Work task ->
Here is the task for the listing below: output exactly the lines from the one containing "Collectie / Archief" through the one containing "IMG_5547Bosznia_Szarajevo", and leave out the pictures.

Records for the exercise ->
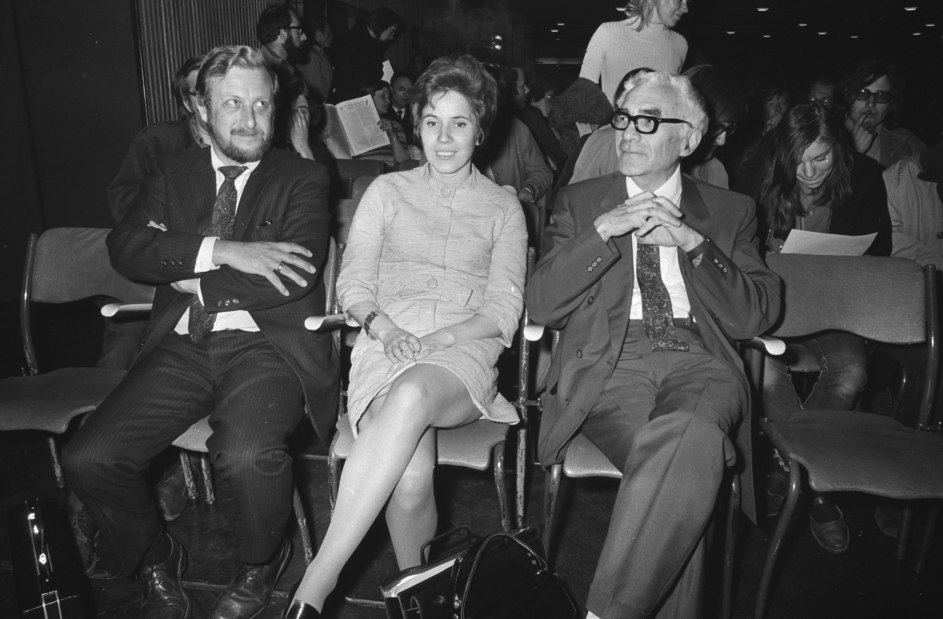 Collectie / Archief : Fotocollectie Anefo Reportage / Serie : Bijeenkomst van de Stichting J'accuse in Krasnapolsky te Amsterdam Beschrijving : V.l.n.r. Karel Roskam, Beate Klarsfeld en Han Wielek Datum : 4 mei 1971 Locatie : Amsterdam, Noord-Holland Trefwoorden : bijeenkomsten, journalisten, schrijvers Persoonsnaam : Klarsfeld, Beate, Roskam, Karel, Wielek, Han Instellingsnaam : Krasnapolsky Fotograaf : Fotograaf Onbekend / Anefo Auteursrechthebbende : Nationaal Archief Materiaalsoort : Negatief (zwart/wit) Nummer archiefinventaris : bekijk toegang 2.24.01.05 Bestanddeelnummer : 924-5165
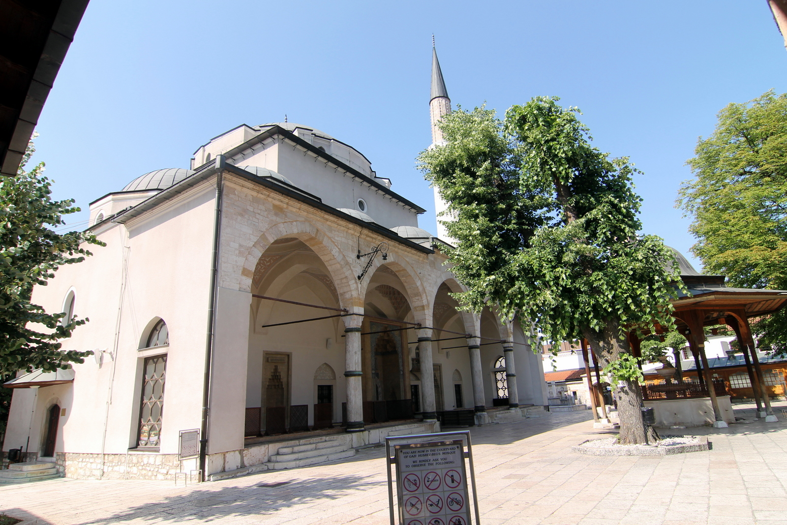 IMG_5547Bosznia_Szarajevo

==

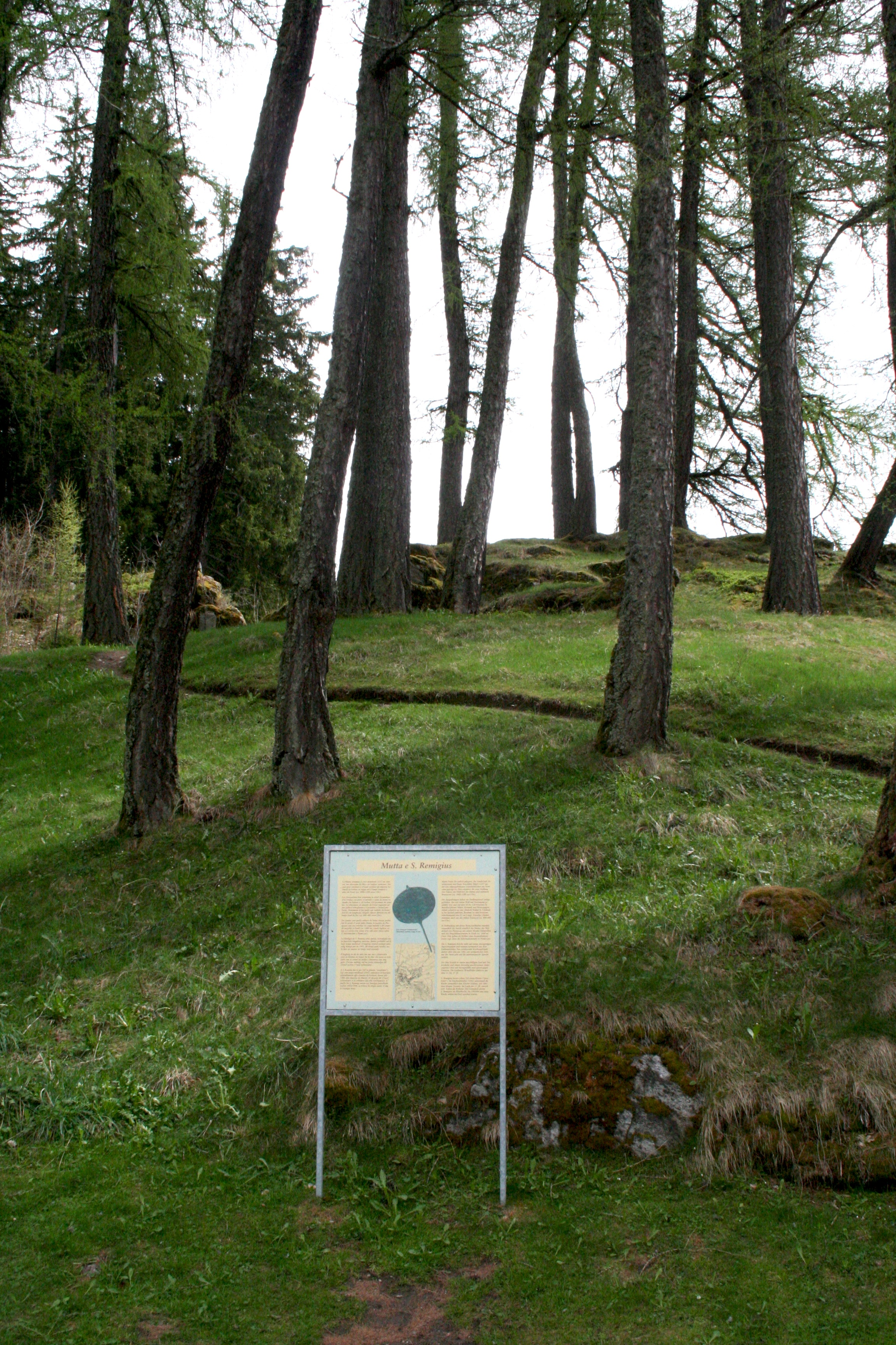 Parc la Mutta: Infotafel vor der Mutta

Exercise response ->
 Collectie / Archief : Fotocollectie Anefo Reportage / Serie : Bijeenkomst van de Stichting J'accuse in Krasnapolsky te Amsterdam Beschrijving : V.l.n.r. Karel Roskam, Beate Klarsfeld en Han Wielek Datum : 4 mei 1971 Locatie : Amsterdam, Noord-Holland Trefwoorden : bijeenkomsten, journalisten, schrijvers Persoonsnaam : Klarsfeld, Beate, Roskam, Karel, Wielek, Han Instellingsnaam : Krasnapolsky Fotograaf : Fotograaf Onbekend / Anefo Auteursrechthebbende : Nationaal Archief Materiaalsoort : Negatief (zwart/wit) Nummer archiefinventaris : bekijk toegang 2.24.01.05 Bestanddeelnummer : 924-5165
 IMG_5547Bosznia_Szarajevo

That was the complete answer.